August 17, 2024


Status: ⚠️ active

Importance: 3 - high

Summary: Folders for municipality data contain files with disctrict data.

Expected Results: There should be no district data files in municipality folders. There should be no missig municipality data.

  1. Load Data

Load libraries and define data files.


Sys.setenv("SPANISH_OD_DATA_DIR" = here::here("data"))
v1 <- spanishoddata:::spod_available_data(1)
v1$local_path <- fs::path_rel(v1$local_path)

Folders with municipality data contain files with disctrict data.

DT::datatable(v1 |> dplyr::filter(grepl("municipios.*distrito", target_url)))

There is no issue with municipality data in district folders.

DT::datatable(v1 |> dplyr::filter(grepl("distrito.*municipios", target_url)))

Is the data in the municipality folders that is labelled as district actually district level and are there files for municipalities in the same folders?
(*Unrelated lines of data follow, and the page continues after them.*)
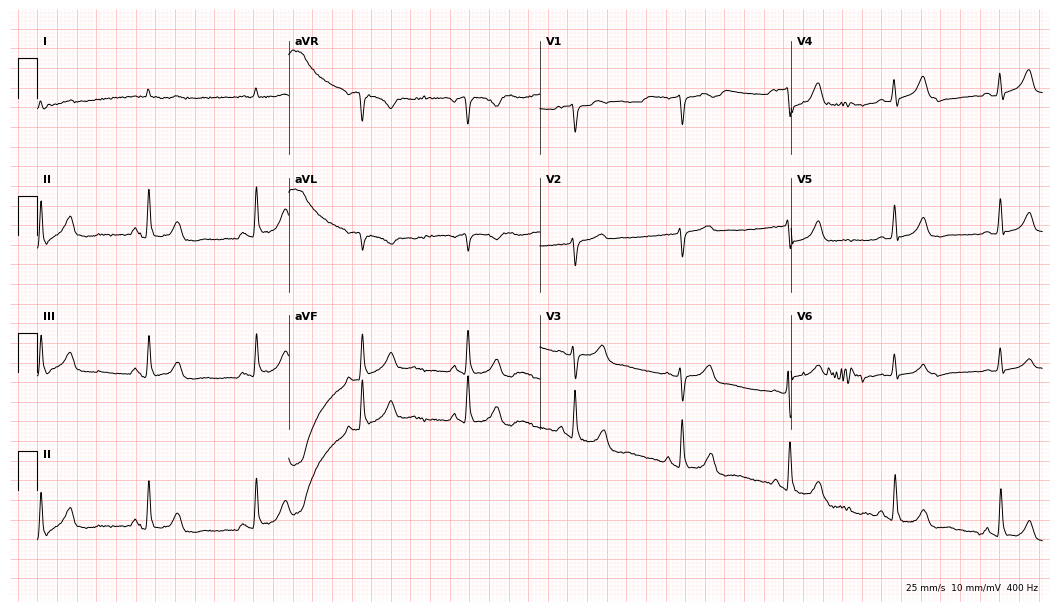
ECG (10.2-second recording at 400 Hz) — a 54-year-old male patient. Screened for six findings — first-degree AV block, right bundle branch block (RBBB), left bundle branch block (LBBB), sinus bradycardia, atrial fibrillation (AF), sinus tachycardia — none is recorded. Other findings, if any, are not listed.
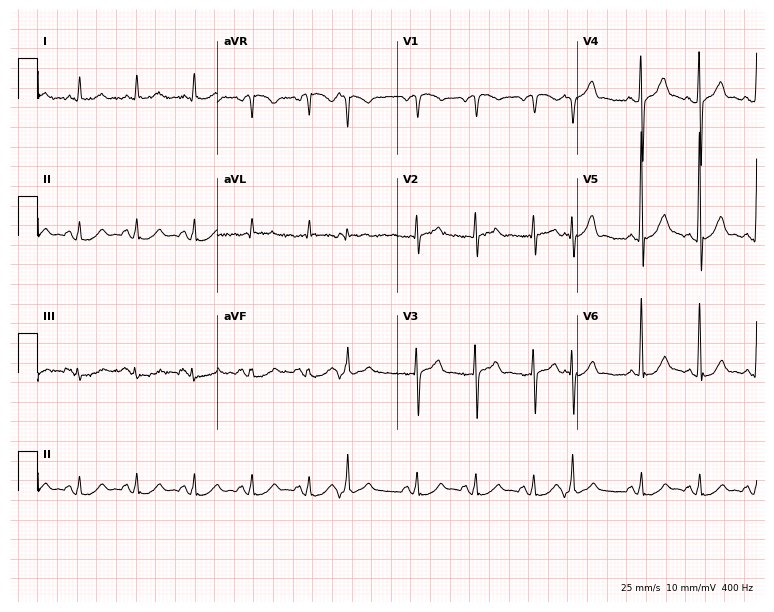
12-lead ECG from a male, 62 years old (7.3-second recording at 400 Hz). Shows sinus tachycardia (a sinus rate of 100 beats per minute or more).
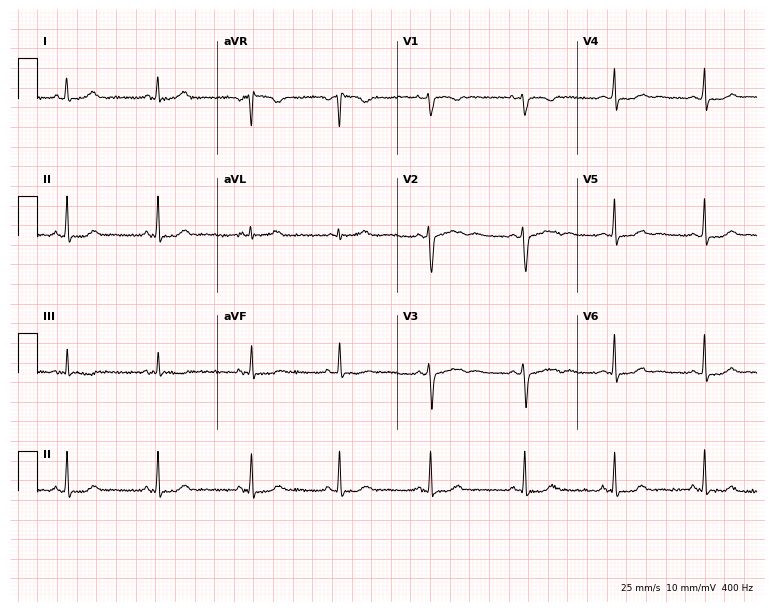
Electrocardiogram, a female, 31 years old. Of the six screened findings (first-degree AV block, right bundle branch block, left bundle branch block, sinus bradycardia, atrial fibrillation, sinus tachycardia), none is recorded.
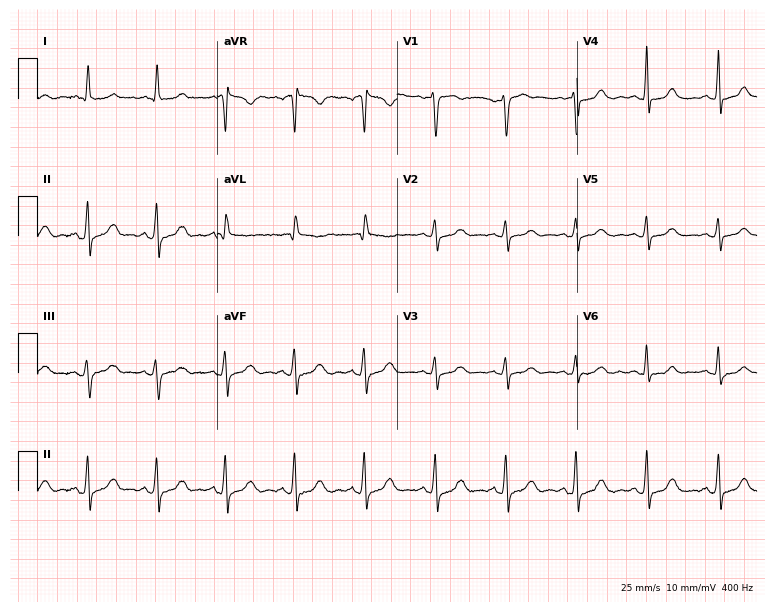
ECG (7.3-second recording at 400 Hz) — a female, 78 years old. Labelled as a normal ECG.
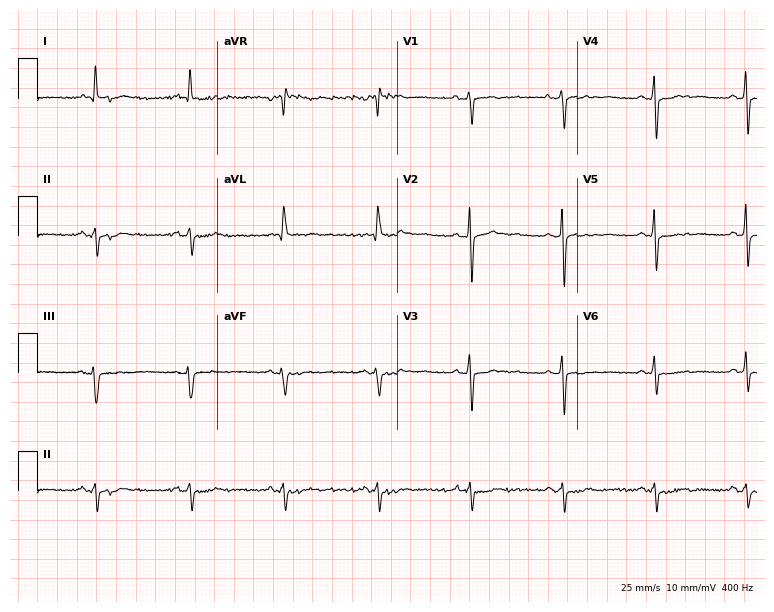
Electrocardiogram, a male patient, 73 years old. Of the six screened findings (first-degree AV block, right bundle branch block, left bundle branch block, sinus bradycardia, atrial fibrillation, sinus tachycardia), none is recorded.
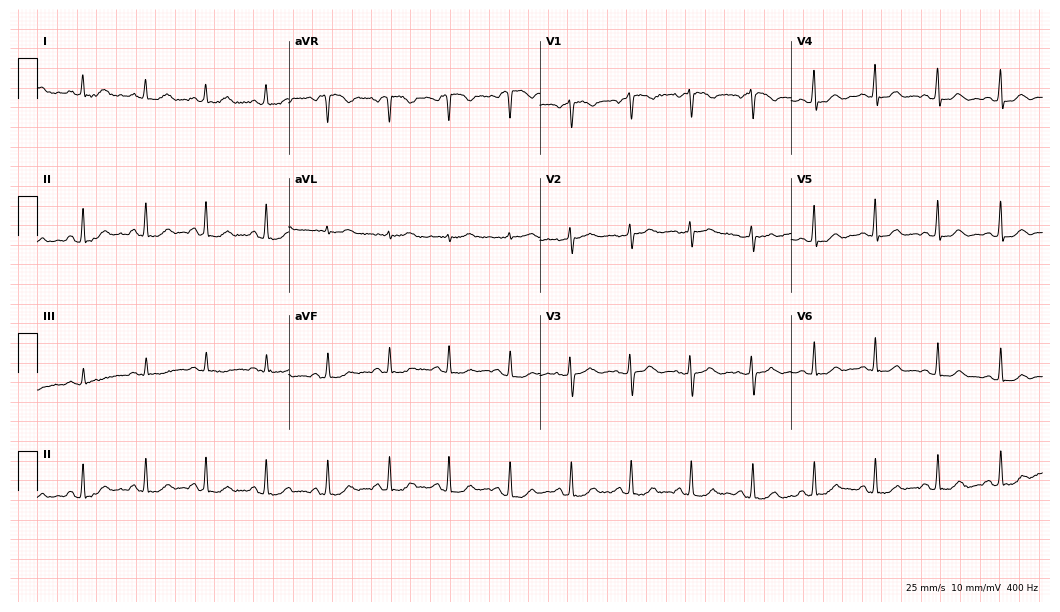
Electrocardiogram (10.2-second recording at 400 Hz), a 33-year-old female. Overall reading on record: normal ECG.
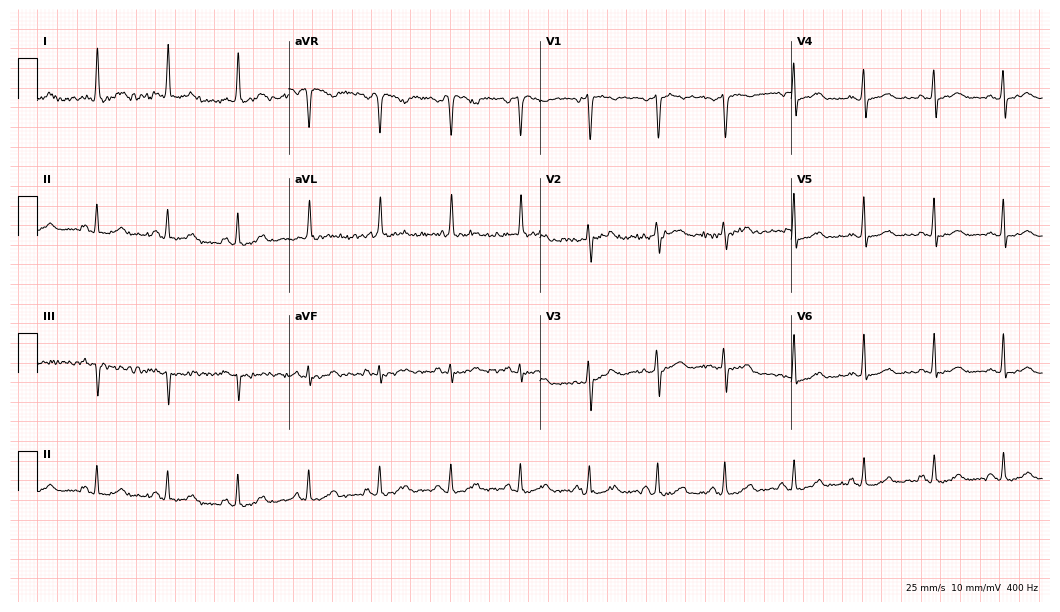
Electrocardiogram (10.2-second recording at 400 Hz), a female, 79 years old. Overall reading on record: normal ECG.
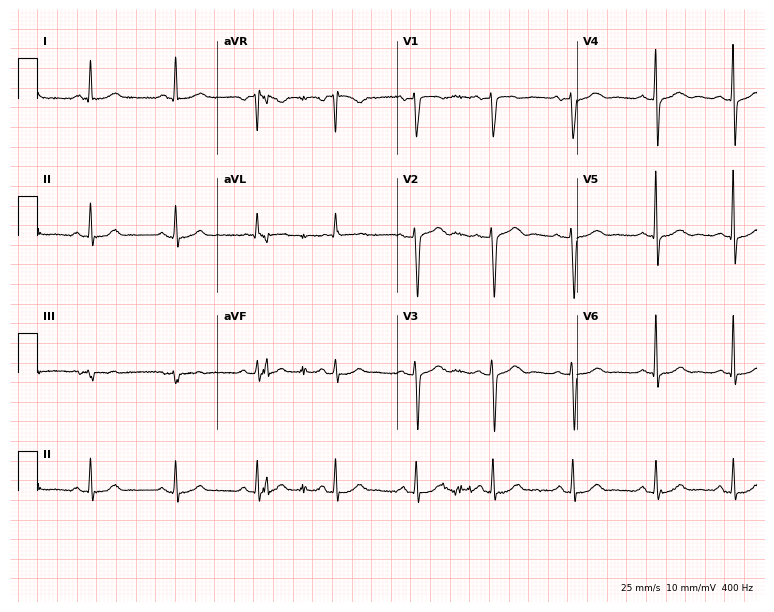
ECG (7.3-second recording at 400 Hz) — a 40-year-old woman. Labelled as a normal ECG.
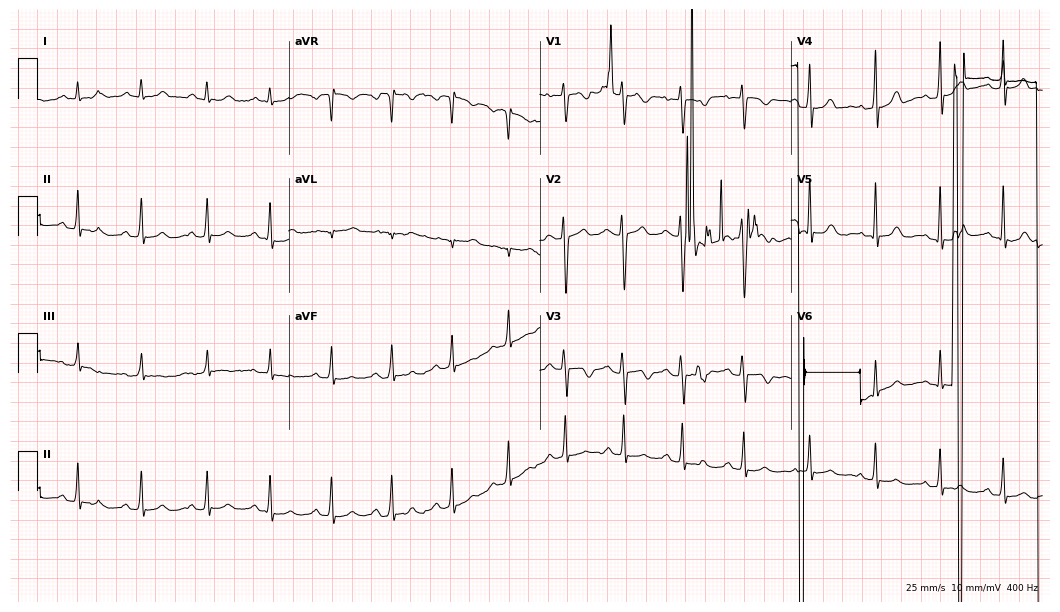
12-lead ECG from a 17-year-old female. Screened for six findings — first-degree AV block, right bundle branch block, left bundle branch block, sinus bradycardia, atrial fibrillation, sinus tachycardia — none is recorded. Only these six findings were labelled.
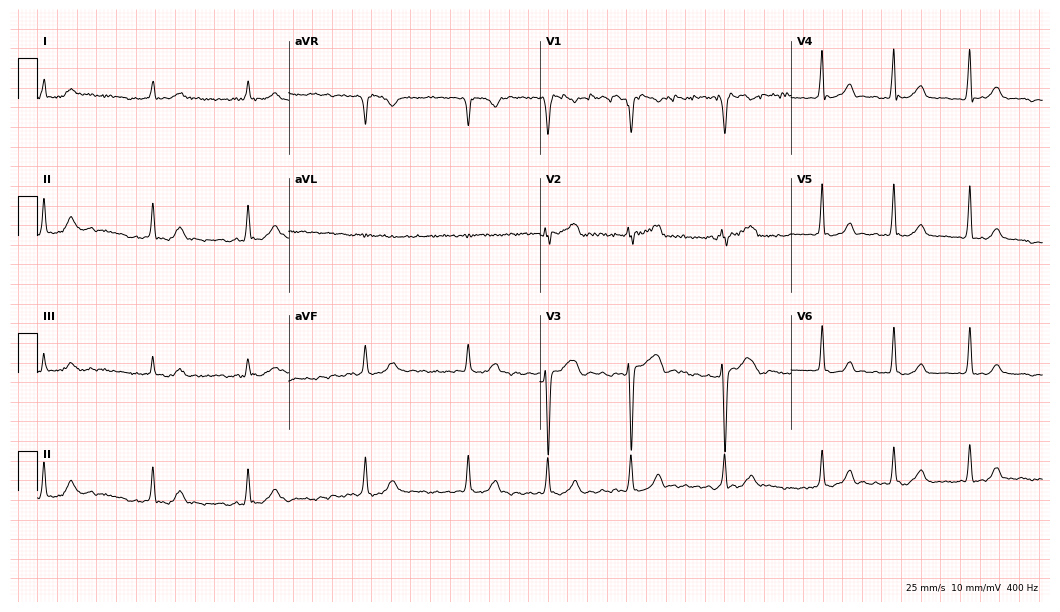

problematic_urls <- v1 |> dplyr::filter(grepl("municipios.*distrito", target_url)) |> pull(target_url)
problematic_dates <- str_extract(problematic_urls, "[0-9]{8}") |> paste0(collapse = "|")
DT::datatable(v1 |> dplyr::filter(grepl(problematic_dates, target_url)) |> dplyr::arrange(local_path))

What we find

  • 20210205_maestra_2_mitma_distrito.txt.gz in maestra2-mitma-municipios/ficheros-diarios/2021-02/ folder should not be used in any batch imports, as there is 20210205_maestra_2_mitma_municipio.txt.gz in the same folder.

  • Critically, only 20200712_maestra_1_mitma_distrito.txt.gz is in municipalities folder, there is no file 20200712_maestra_1_mitma_municipio.txt.gz in the same folder. This file is also missing from the tar archive with monthly data (https://opendata-movilidad.mitma.es/maestra1-mitma-municipios/meses-completos/202007_maestra1_mitma_municipio.tar).

Conclusion and how the issue should be fixed

  • The district files placed in the municipality folders should not be donwloaded to avoid data contamination during batch imports. That concerns files 20210205_maestra_2_mitma_distrito.txt.gz in maestra2-mitma-municipios/ficheros-diarios/2021-02/.

  • 20200712_maestra_1_mitma_distrito.txt.gz may be aggregated to municipality level using the reference tables:

relaciones_distrito_mitma <- readr::read_delim(
  "https://opendata-movilidad.mitma.es/relaciones_distrito_mitma.csv", delim = "|", show_col_types = FALSE)
relaciones_municipio_mitma <- readr::read_delim(
  "https://opendata-movilidad.mitma.es/relaciones_municipio_mitma.csv", delim = "|", show_col_types = FALSE)

However, the issue is that https://opendata-movilidad.mitma.es/maestra1-mitma-distritos/ficheros-diarios/2020-07/20200712_maestra_1_mitma_distrito.txt.gz (has 5237350 rows) is not the same as “https://opendata-movilidad.mitma.es/maestra1-mitma-municipios/ficheros-diarios/2020-07/20200712_maestra_1_mitma_distrito.txt.gz (has 5020279), while the latter is also clearly not a municipality file in disguise, as it is noticeable larger and mostly contains district IDs, not municipality IDs. It is probably safer to download the larger file.